# CoT-Evo: Evolutionary Distillation of Chain-of-Thought for Scientific Reasoning

CoT-Evo is a evolutionary framework for Chain-of-Thought (CoT) distillation in scientific domains, particularly chemistry and biology. The system evolves better reasoning chains through crossover and mutation operations guided by fitness evaluation.

## Overview

This project implements a genetic algorithm that:
- **Evolves** Chain-of-Thought reasoning through multiple generations
- **Optimizes** both accuracy and reasoning quality
- **Supports** chemistry (ChemCoTDataset) and biology (BioProBench) tasks
- **Uses** multiple language models for different operations

## Requirements

### Python Dependencies
```bash
pip install -r requirements.txt
```

### API Access
The system requires API access to multiple language models:
- **DeepSeek API** (for reasoning generation)
- **Qwen API** (for crossover operations)  
- **OpenAI API** (for prefix/breakpoint analysis)

### Hardware Requirements
- **GPU**: CUDA-compatible GPU for vLLM embedding model

## Input Data Format

### Data Structure
Your input data should be in JSON format with the following structure:

```json
[
    {
        "id": "unique-identifier",
        "query": "Your scientific question here",
        "raw_cot": "",
        "struct_cot": "structured correct answer",
        "task": "reaction",
        "subtask": "fs",
        "meta": "{\"rxn_cls\": \"reaction type\", ...}",
        "seed_pairs": [
            [
                "<think>Initial reasoning chain</think>\n\nFinal prediction",
                "model-name"
            ]
        ]
    }
]
```
We provide sample data in the `data` folder, which includes two datasets, ChemCoTDataset and BioProBench, and they can be used directly.

### Task Types Supported
- **ChemCoTDataset**: Chemistry reaction prediction, molecule editing, optimization
- **BioProBench**: Biological protocol reasoning

### Seed Pairs Format
Each seed pair contains:
- **Thought chain**: Enclosed in `<think>...</think>` tags
- **Prediction**: Final answer after the thought chain
- **Model name**: Source model identifier (e.g., "qwen3-32b")

## Quick Start

### 1. Prepare Environment Variables
Set up your API credentials:
```bash
export DEEPSEEK_API_BASE="your-deepseek-api-base"
export DEEPSEEK_API_KEY="your-deepseek-api-key"
export QWEN_API_BASE="your-qwen-api-base" 
export QWEN_API_KEY="your-qwen-api-key"
export OPENAI_API_BASE="your-openai-api-base"
export OPENAI_API_KEY="your-openai-api-key"
```

### 2. Prepare Your Data
Place your data in the `/data` directory.
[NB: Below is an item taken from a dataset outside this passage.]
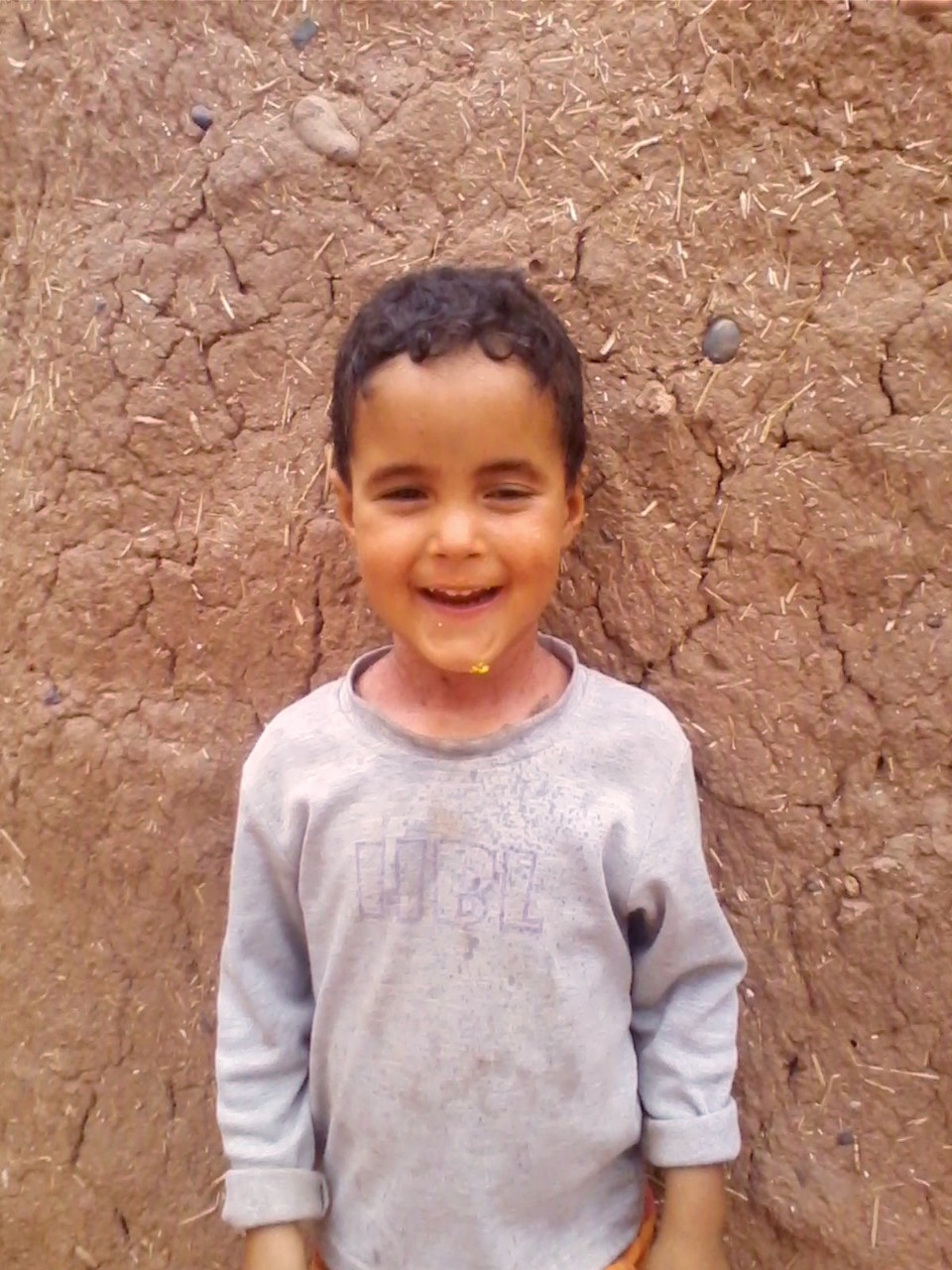 طفل بدوي

Example structure:
```
/data/
├── ChemCoTDataset/
│   └── your-data.json
└── BioProBench/
    └── your-data.json
```

### 3. Run the Genetic Algorithm
```bash
cd ./CoT-Evo

python GA.py \
    --task_name ChemCoTDataset \
    --data_path /data/ChemCoTDataset/your-data.json \
    --save_path ./results/output.jsonl \
    --embedder_model_path /data/path-to-embedding-model \
    --deepseek_tokenizer_path /data/path-to-deepseek-tokenizer \
    --qwen_tokenizer_path /data/path-to-qwen-tokenizer \
    --batch_size 1 \
    --deepseek_api_base $DEEPSEEK_API_BASE \
    --deepseek_api_key $DEEPSEEK_API_KEY \
    --qwen_api_base $QWEN_API_BASE \
    --qwen_api_key $QWEN_API_KEY \
    --openai_api_base $OPENAI_API_BASE \
    --openai_api_key $OPENAI_API_KEY
```

### 4. Parameters Explained
- **task_name**: Choose "ChemCoTDataset" or "BioProBench".
- **data_path**: Path to input JSON file.
- **save_path**: Output path for results (JSONL format).
- **embedder_model_path**: Path to vLLM embedding model.
- **deepseek_tokenizer_path**: Path to DeepSeek tokenizer.
- **qwen_tokenizer_path**: Path to Qwen tokenizer.
- **batch_size**: Samples processed at once (default: 1).
- **deepseek_api_base**: DeepSeek API base URL.
- **deepseek_api_key**: DeepSeek API key.
- **qwen_api_base**: Qwen API base URL.
- **qwen_api_key**: Qwen API key.
- **openai_api_base**: OpenAI API base URL.
- **openai_api_key**: OpenAI API key.